Lawmakers from both the Democratic and Republican Parties have raised concerns about high rates and have called for those to be addressed. Republicans currently hold a narrow majority in both the Senate ‌and the House ‌of Representatives.
There have been some legislative efforts in Congress ‌to pursue ⁠such ​a proposal ‌but they are yet to become law and in his post Trump did not offer explicit support to any specific bill.
Opposition lawmakers have criticized Trump, a Republican, for not having delivered on his campaign pledge.
“Effective January 20, 2026, I, as President of the United States, am calling for a one year cap on Credit Card Interest Rates of 10 percent,” Trump wrote on Truth Social, without providing more details.
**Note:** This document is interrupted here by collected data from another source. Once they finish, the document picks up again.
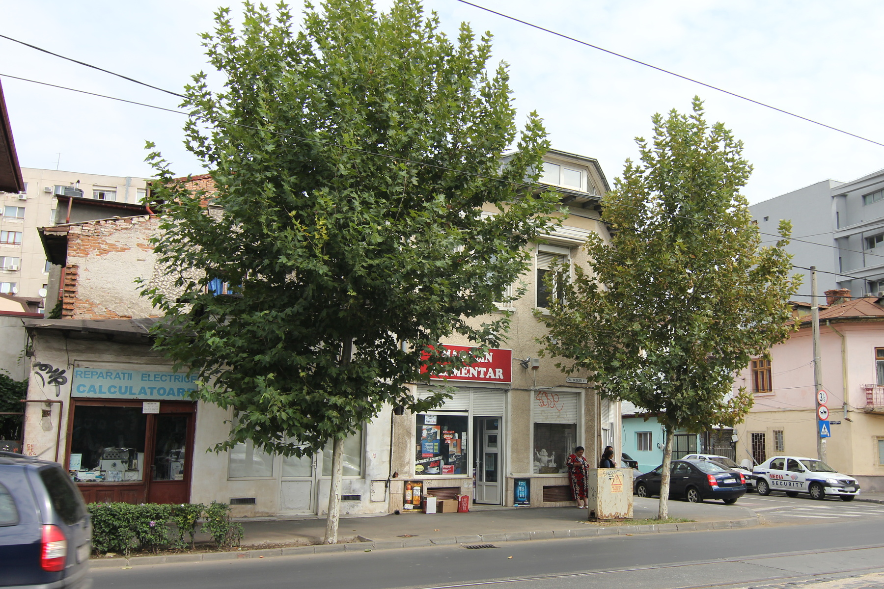 Casă pe Dudești
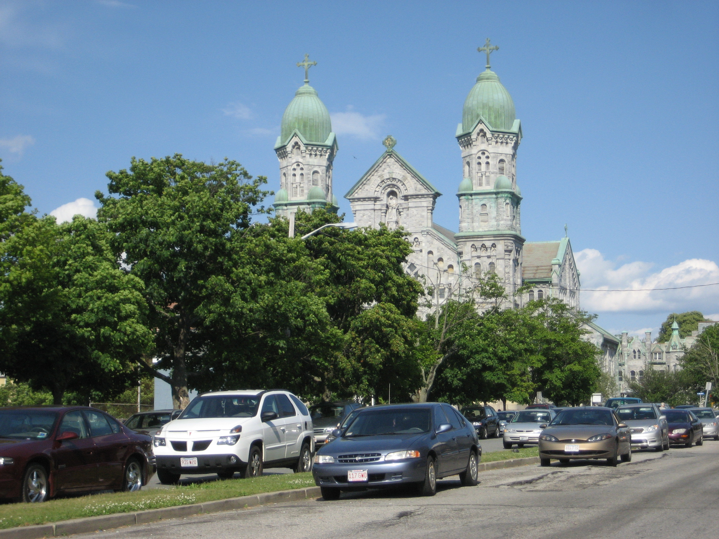 Fall River, Massachusetts: St. Anne's Church
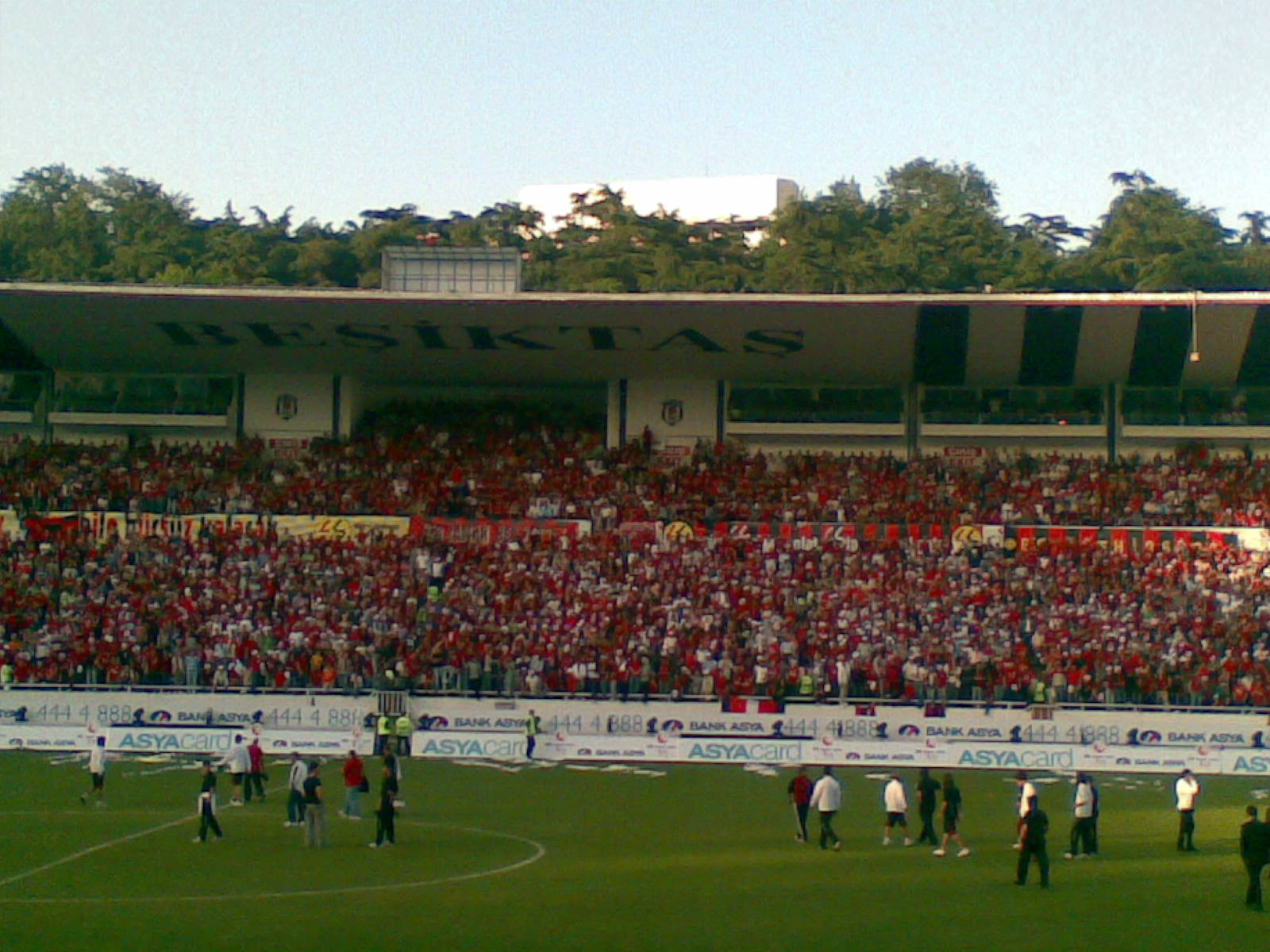 Kendi çektiğim resimdir.
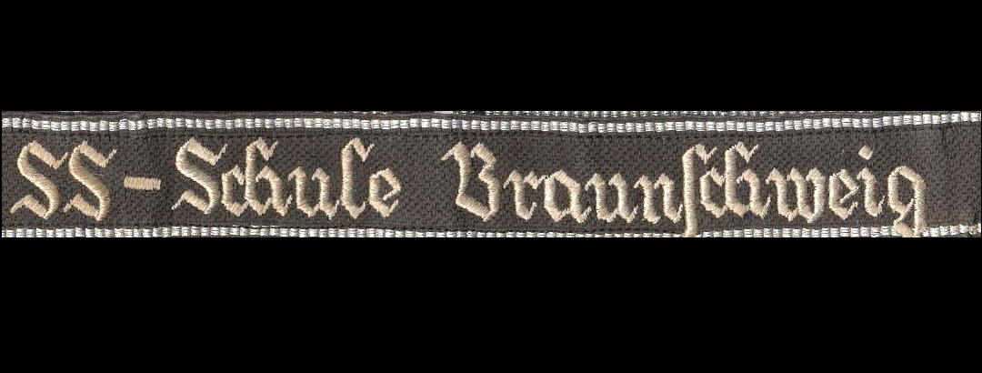 Ärmelbandabzeichen Junkerschule Braunschweig, Germany, ähnlich wie hier [1]
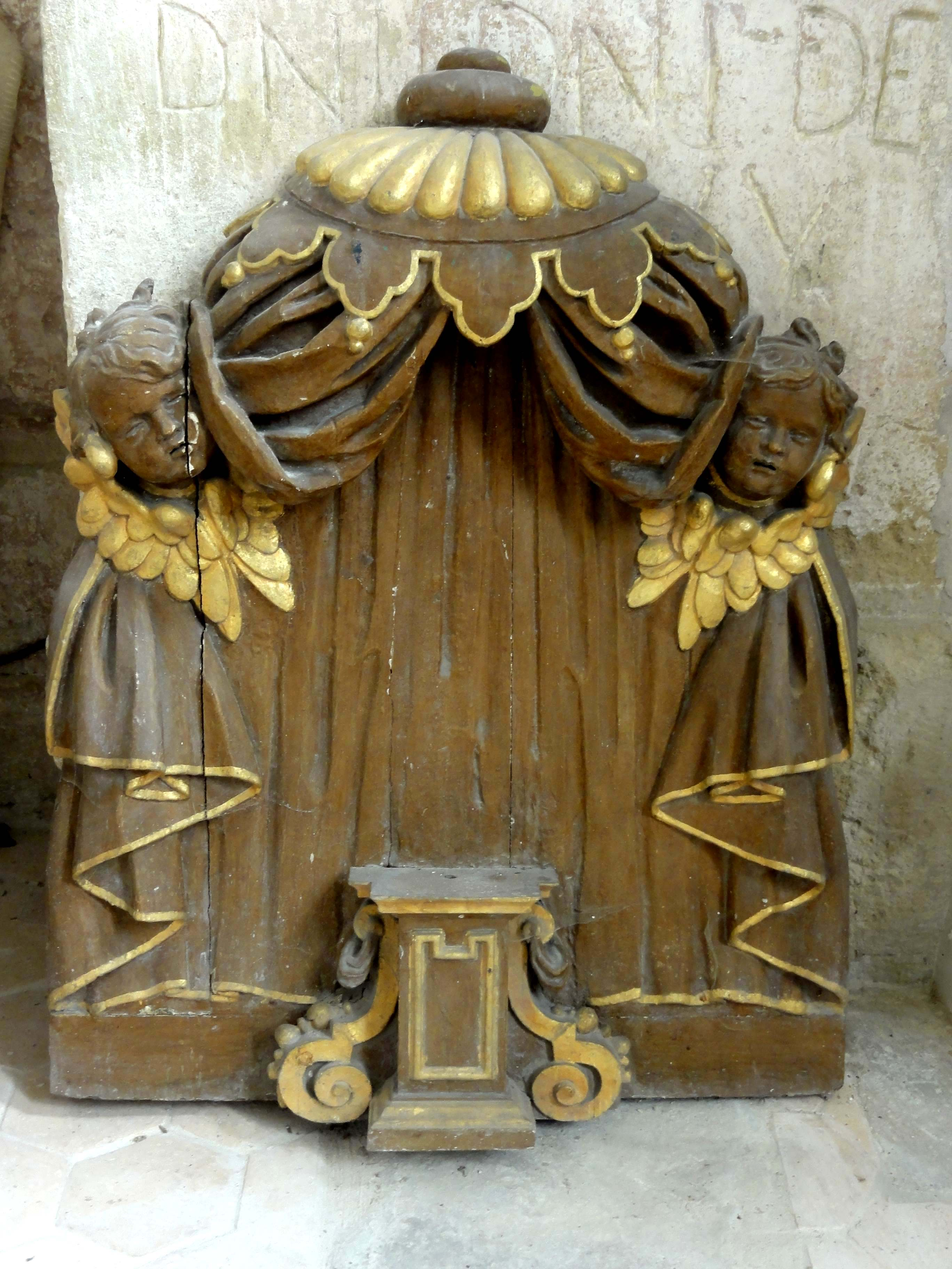 Mobilier de l'église (voir titre).
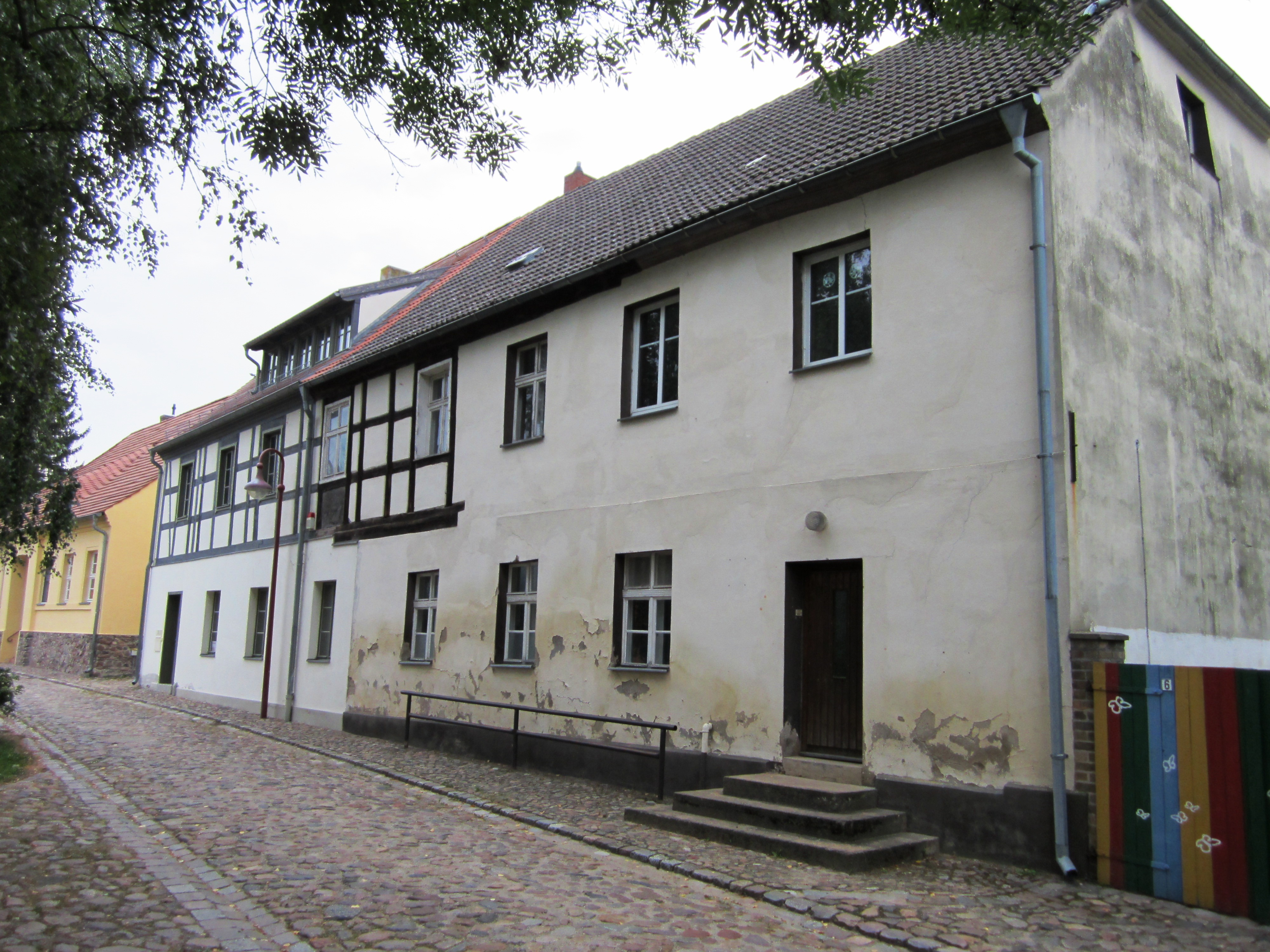 denkmalgeschützte Gebäude in Lebus, Schulstraße 6 und 7
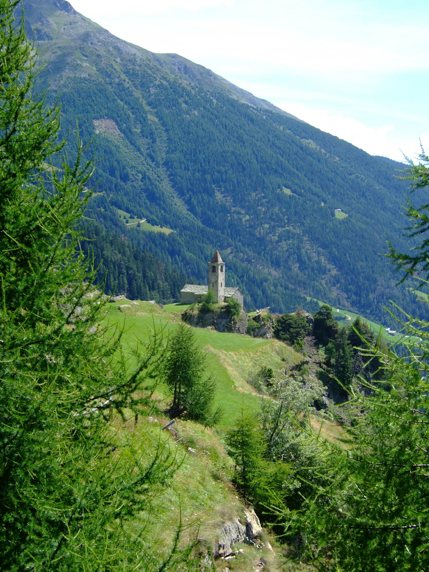 Die Kirche San Romerio in der Gemeinde Brusio im Valposchiavo, Schweiz

“Please be informed that we will no longer let the American Public be ‘ripped off’ by Credit Card Companies,” Trump added.
The ⁠White House did not immediately respond to a request for comment on details of the call from Trump, but said on ‌social media without elaborating that the president was capping the rates.
Some ‍major US banks and credit card issuers ‍like American Express, Capital One Financial Corp, JPMorgan , Citigroup and Bank of America did not immediately respond ‍to a request for comment.
US Senator Bernie Sanders, a fierce Trump critic, and Senator Josh Hawley, who belongs to Trump’s Republican Party, have previously introduced bipartisan legislation aimed at capping credit card interest rates at 10 percent for five years. This bill explicitly directs credit card companies to limit rates ​as part of broader consumer relief legislation.
Democratic US Representative Alexandria Ocasio-Cortez and Republican Congresswoman Anna Paulina Luna have also introduced a House of Representatives bill to cap credit card ⁠interest rates at 10 percent, reflecting cross-aisle interest in addressing high rates.
Billionaire fund manager Bill Ackman, who endorsed Trump in the last elections, said the US president’s call was a “mistake.”
“This is a mistake,” Ackman wrote on X.
“Without being able to charge rates adequate enough to cover losses and earn an adequate return on equity, credit card lenders will cancel cards for millions of consumers who will have to turn to loan sharks for credit at rates higher than and on terms inferior to what they previously paid.”
Last year, the Trump administration moved to scrap a credit card late fee rule from the era of former President Joe Biden.
The Trump administration had asked a federal court to throw out a regulation capping credit card late fees at $8, saying it agreed with business and banking groups that alleged the rule was ‌illegal. A federal judge subsequently threw out the rule.